Gift Card Granny (or GiftCardGranny.com) is an American online discount gift card platform based near Pittsburgh, Pennsylvania. The website allows consumers to search for and purchase discounted gift cards from a range of retailers. The platform lists gift cards from more than 1,000 retailers and features over 100,000 individual listings.

Gift Card Granny is a subsidiary of Wolfe, LLC, a Pittsburgh-based holding company led by founder and CEO Jason Wolfe, whose portfolio also includes PerfectGift.com, GiftYa, and GiveInKind.

==History==
=== Foundation ===
Gift Card Granny was founded by Luke Knowles in Fort Collins, Colorado in 2009. It was part of several sites Knowles had founded that were collectively called "The Frugals," alongside Coupon Sherpa and Free Shipping Day. At the time of its launch, Gift Card Granny was the first gift card comparison site of its kind. For most of the website's early years, Gift Card Granny was run solely by Knowles.

=== Acquisition by Wolfe, LLC ===
In 2013, the website was acquired by internet entrepreneur and founder of GiftCards.com, Jason Wolfe, and his company, Wolfe.com. After GiftCards.com was acquired in early 2016 by Blackhawk Network Holdings, Wolfe became Gift Card Granny's CEO. In December 2016, Wolfe moved the company to Green Tree, Pennsylvania (a Pittsburgh suburb) to the same facility that had earlier housed GiftCards.com. The company currently employs 39 people.

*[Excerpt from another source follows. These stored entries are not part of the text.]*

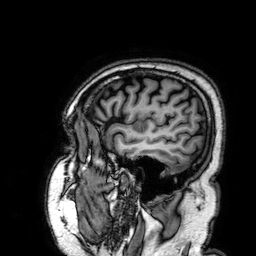
Summary:
3 Tesla brain MRI. Series: 3D T1-weighted. Study: ring-enhancing brain masses.
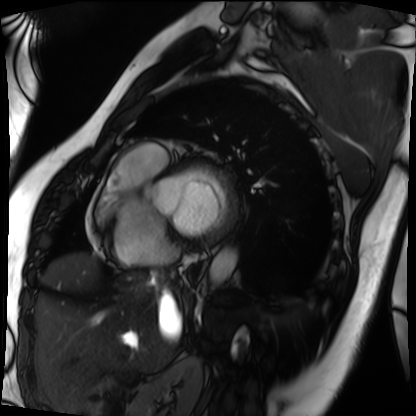
– modality: cardiac MRI
– subject group: patient
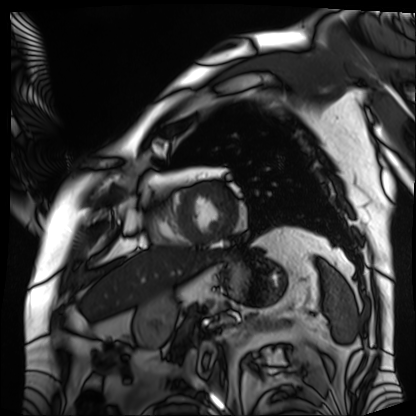
Case summary: Cardiac MRI. Subject group: patient.
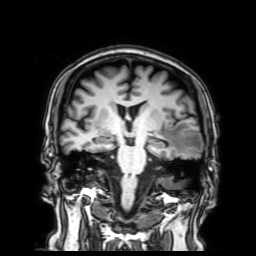
<case>
<modality>
  <type>brain MRI</type>
  <field_strength>3T</field_strength>
</modality>
<series>3D T1-weighted with SENSE</series>
<study_topic>ring-enhancing brain masses</study_topic>
</case>
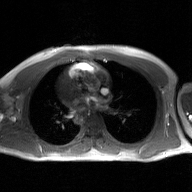
2D phase-contrast cine MRI of the ascending aorta, GAN super-resolution reconstruction.
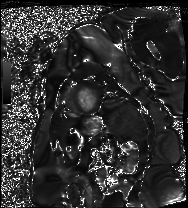
Clinical context:
Cardiac MRI. Subject group: patient.
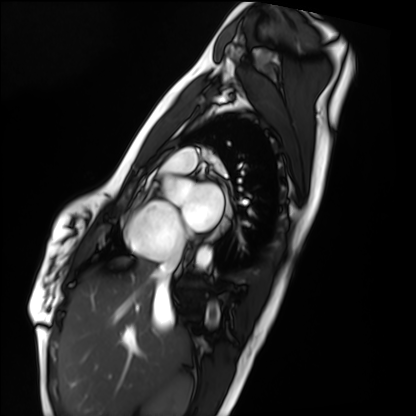
Q: What kind of scan is this?
A: Cardiac MRI.
Subject group: healthy volunteer.
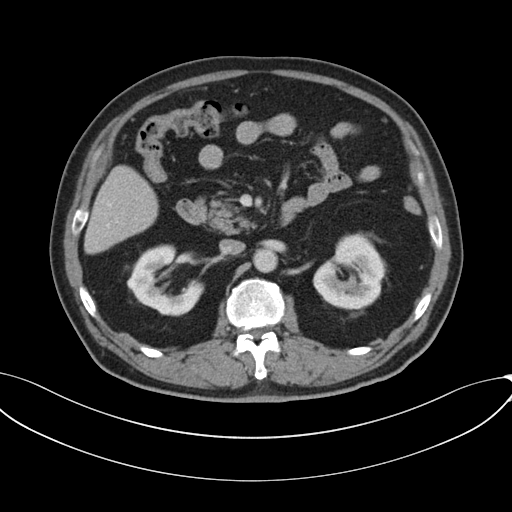
Clinical context: Multiphase abdominal CT, liver, portal venous phase. Patient: male, age 69.
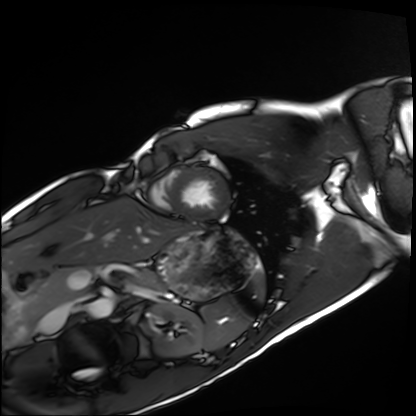
modality = cardiac MRI | subject group = healthy volunteer.
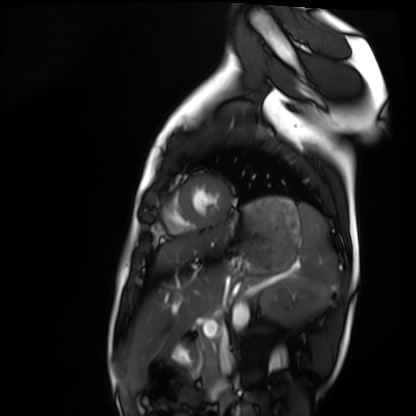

In 2017, Gift Card Granny announced an alliance with the National Cyber-Forensics and Training Alliance aimed at reducing fraud in the online gift card marketplace.

==Operation==
Gift Card Granny serves as a listing aggregator for discounted gift cards. The site partners with a variety of discount gift card companies and merchants.

Gift Card Granny lists gift cards from over 1,000 different stores, including Walmart, Olive Garden, Starbucks, Home Depot, Target, and Macy's. In total, there are over 100,000 gift cards listed on the website.